El máximo responsable de la Justicia española es un tipo con pinta de capataz que tuvo estudios primarios y ha prosperado sin moverse del pueblo, de mayoral que siempre será fiel a un señor cuyas tierras ya trabajara su padre, la típica pinta de hombre criado en el campo que se ha ganado la confianza del patrón a base de ser su sombra día y noche, de hacer favores que requieren discreción y de vestir, con una dignidad que no parezca prestada, la ropa usada que desecha el señor y reparte su esposa entre los empleados, toda en muy buenas condiciones, una señora, el típico hombre serio y cabal que recorre en todoterreno las fincas que no le pertenecen con un chaleco de safari de esos que vienen estupendamente porque llevan varios bolsillos delanteros en los que cabe el móvil aunque sea demasiado grande, un modelo antiguo pero que tira bien, el paquete de tabaco, una caja de puritos, la navaja, un calendario con un bodegón de chorizos que pone "Carnecerías Manolo", así, con e, algún palillo que usa distraído, con los brazos apoyados en el volante y el cuerpo inclinado sobre él, levantando un poco los cejas y haciendo tiempo mientras espera a que el señor salga de la sucursal bancaria, en cuanto le ve baja de un salto de su asiento y rodea el coche por la parte de atrás, llega antes que él a la puerta del copiloto y se la abre con puntualidad pero con un cierto aire casual, mirando hacia los lados, como si no fuera un sirviente sino un amigo cortés. El señor es el único que consigue aplacar un carácter que sin su protección le acarrearía más de una pendencia y de dos.

Ésa es la pinta. Pero, como las apariencias engañan, lo que hay dentro de esa pinta no es un policía violento ni un capataz pendenciero, sino un ministro de Justicia que después de una semana de trabajo presumiblemente dura, dada la naturaleza de su cargo, no tiene necesidad de descansar, lo que sería de justicia, sino de matar.

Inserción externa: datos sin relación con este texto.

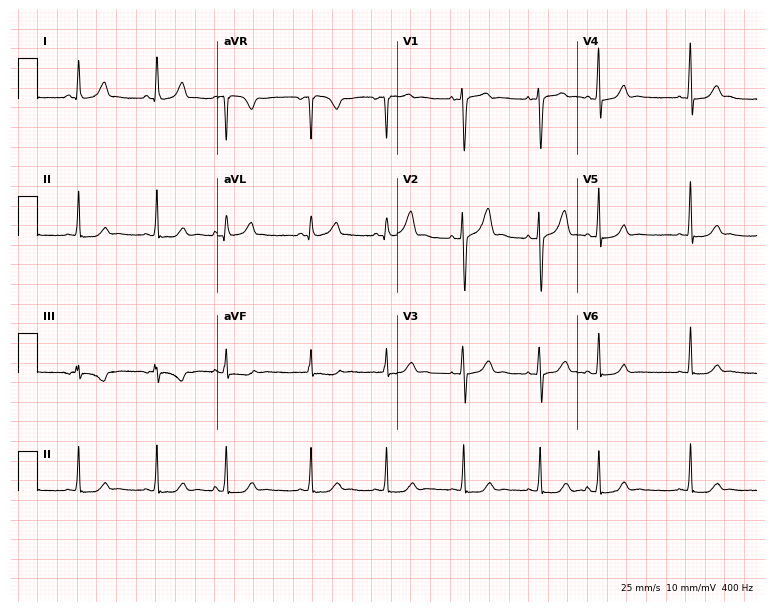
Standard 12-lead ECG recorded from a 45-year-old female. None of these six findings is recorded: first-degree AV block, right bundle branch block, left bundle branch block, sinus bradycardia, atrial fibrillation, sinus tachycardia. Findings outside these six are not listed.
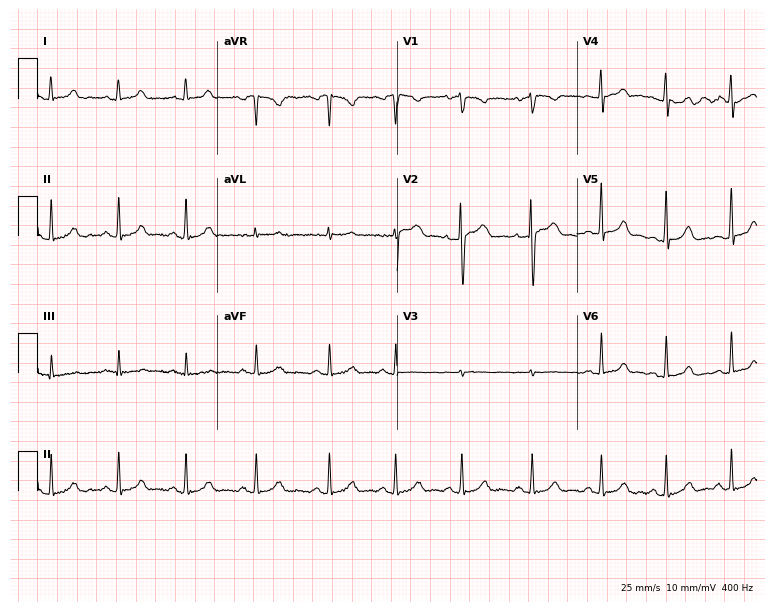
Standard 12-lead ECG recorded from a 25-year-old woman (7.3-second recording at 400 Hz). Read as a normal ECG.
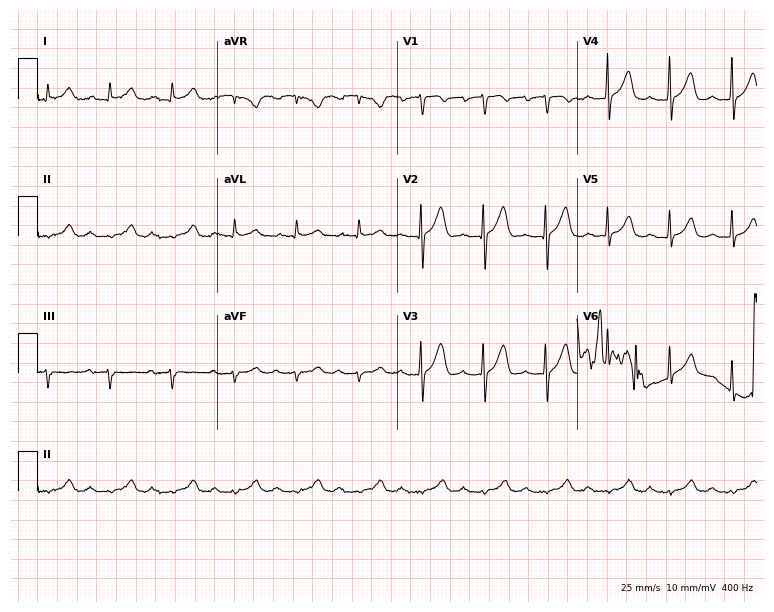
Standard 12-lead ECG recorded from a 78-year-old man. Read as a normal ECG.
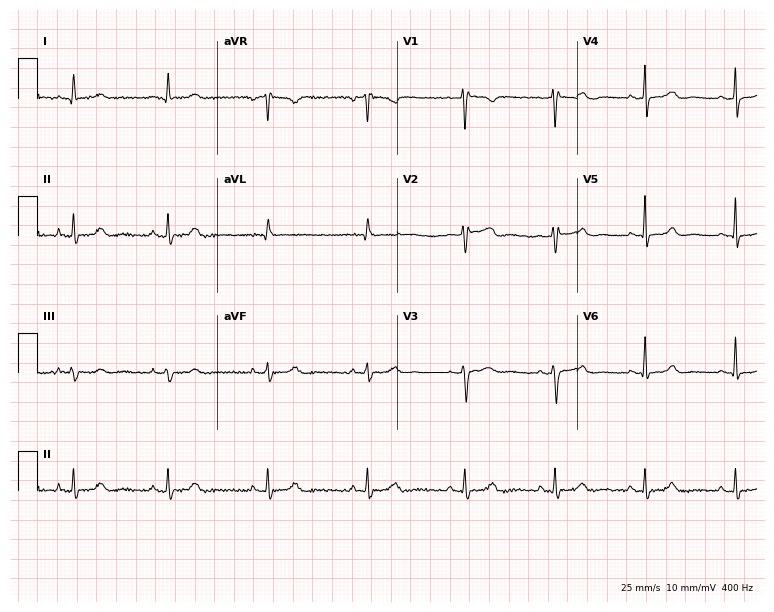
12-lead ECG (7.3-second recording at 400 Hz) from a 46-year-old female. Screened for six findings — first-degree AV block, right bundle branch block, left bundle branch block, sinus bradycardia, atrial fibrillation, sinus tachycardia — none is recorded.
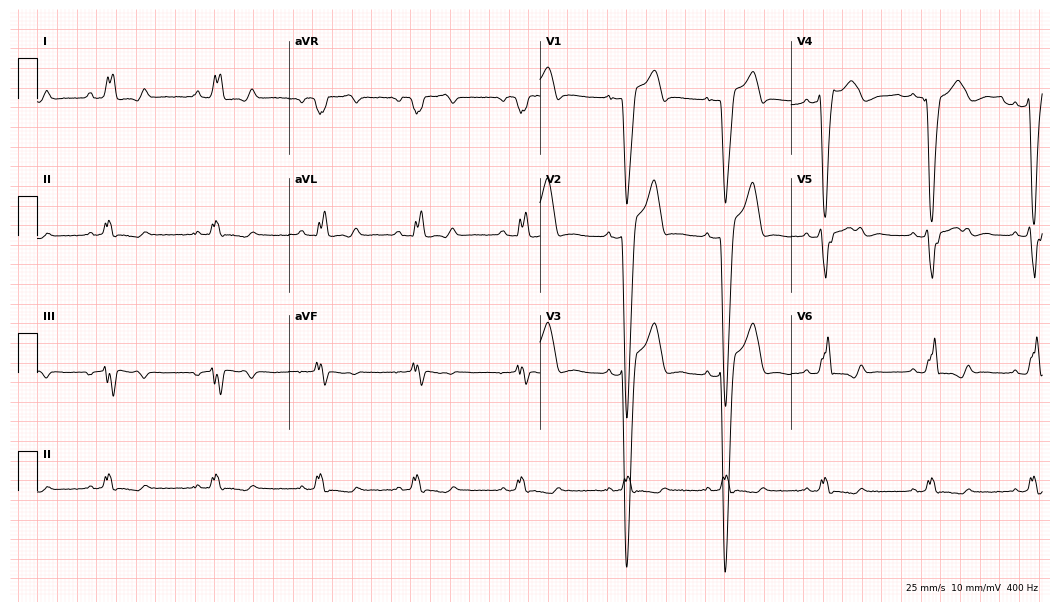
Electrocardiogram, a 35-year-old male. Interpretation includes left bundle branch block.
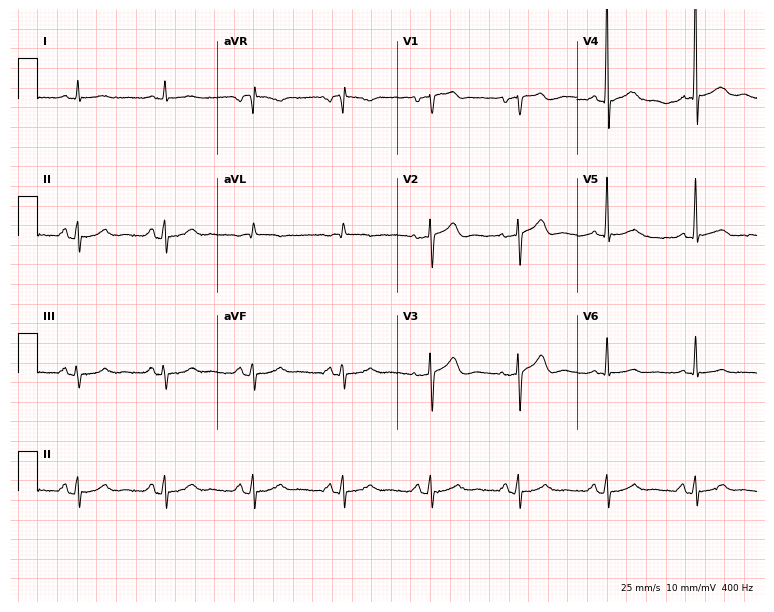
ECG (7.3-second recording at 400 Hz) — a male, 59 years old. Labelled as a normal ECG.
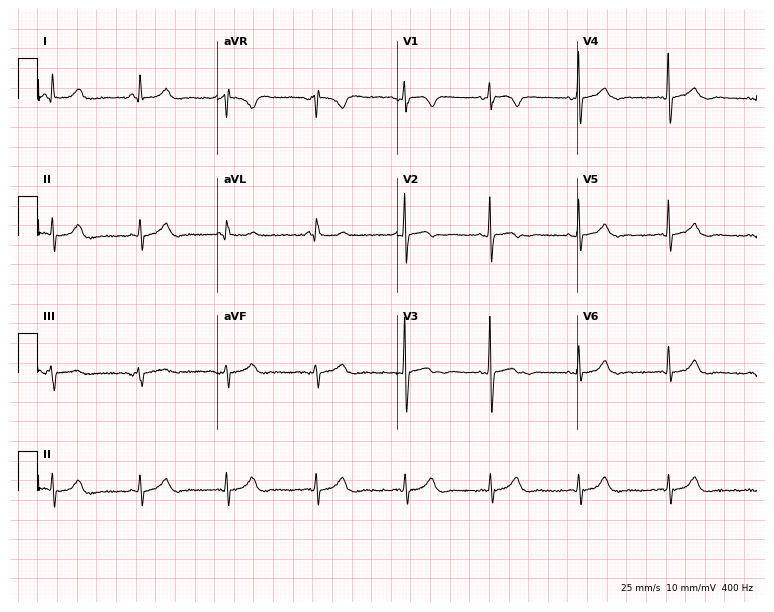
12-lead ECG (7.3-second recording at 400 Hz) from a female patient, 50 years old. Screened for six findings — first-degree AV block, right bundle branch block, left bundle branch block, sinus bradycardia, atrial fibrillation, sinus tachycardia — none is recorded. Findings outside these six are not listed.
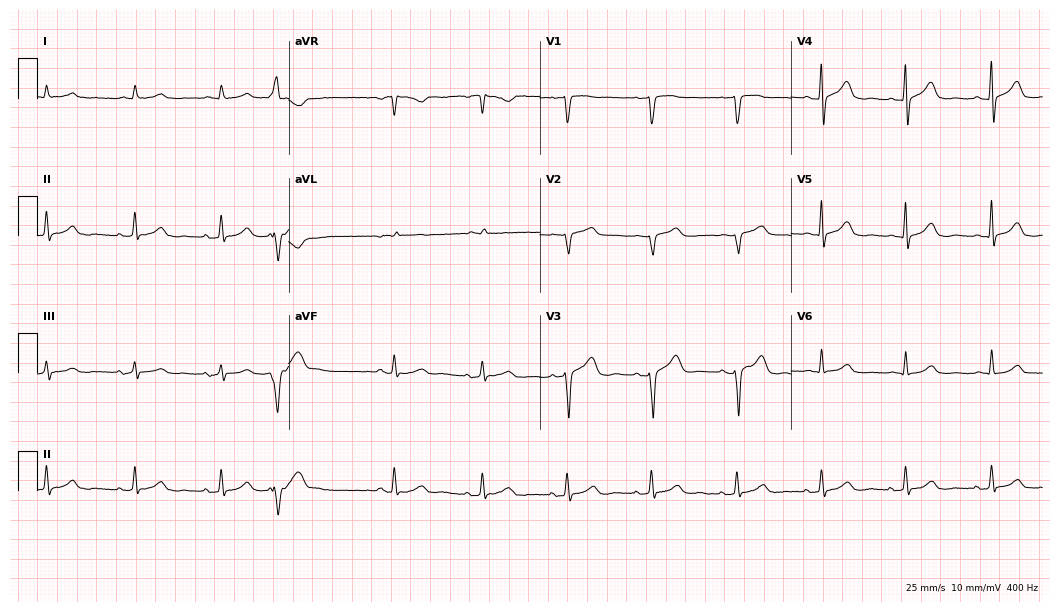
Standard 12-lead ECG recorded from a man, 74 years old. None of these six findings is recorded: first-degree AV block, right bundle branch block, left bundle branch block, sinus bradycardia, atrial fibrillation, sinus tachycardia. Findings outside these six are not listed.
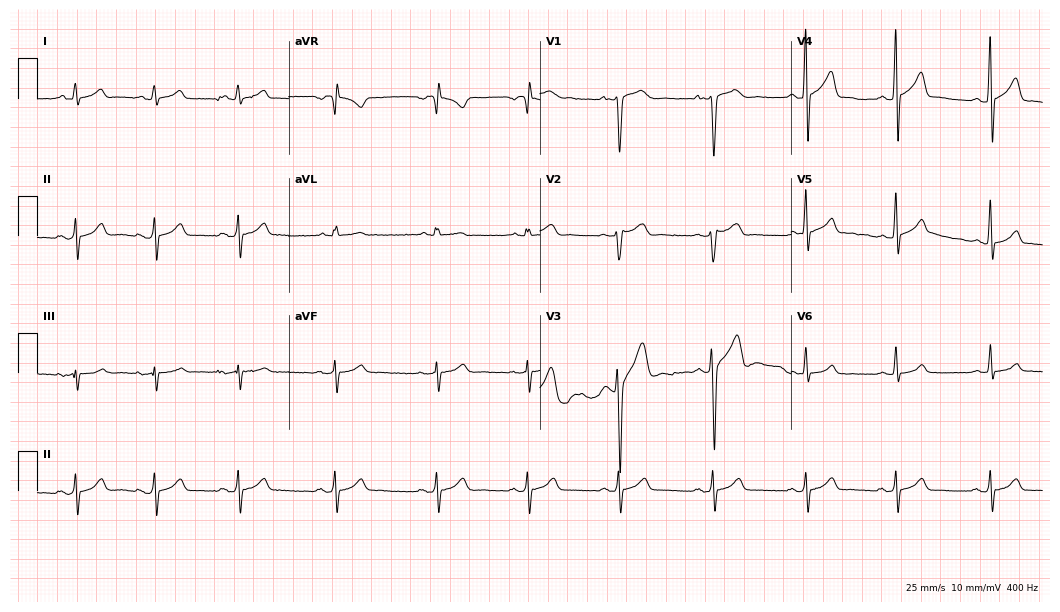
12-lead ECG from a 24-year-old female patient. Recorded interpretation: within normal limits.

Ganas de matar. Para lo cual llama a unos tipos que, aunque sean del PP, son amiguetes suyos, porque el gusto por la muerte ajena no distingue adscripciones políticas, y les pide que le organicen una batida de ciervos en una finca en Jaén, donde los aceituneros altivos que amamantan los olivos del señor. De ciervos. Inocentes ciervos, bellísimos ciervos.

Y ni corto ni perezoso, porque un ministro no puede ser un haragán, se pega el madrugón, se planta los pantalones de pana caqui y carga de escopetas y macutos el todoterreno al que se sube de un brinco, estimulado por los bramidos de terror que poco después oirá y por la sangre que de su propia mano será derramada, feliz con esa perspectiva y con la compañía de su mujer, que lleva a su vez pinta de monja militar, quizá la combinación más escalofriante que pueda imaginarse. Al final consiguió dos, dos cacerías, una el sábado y otra el domingo, privilegios de la posición: ser ministro de Justicia te abre las puertas del campo. Ya a pie de paredón se suceden los besos y los abrazos entre las señoras y las señoritas, golpes en la espalda entre los señores conocidos y apretones de mano quebrantahuesos entre los desconocidos, parabienes a tutiplén. Están todos muy contentos, encantados de ser quienes son: miembros de una banda de matar que se agazapan en la maleza, esperan a que aparezca ante ellos la hermosura y, cuando la ven ante sí, fruncen un poco el ceño, como si fueran a pensar, y disparan.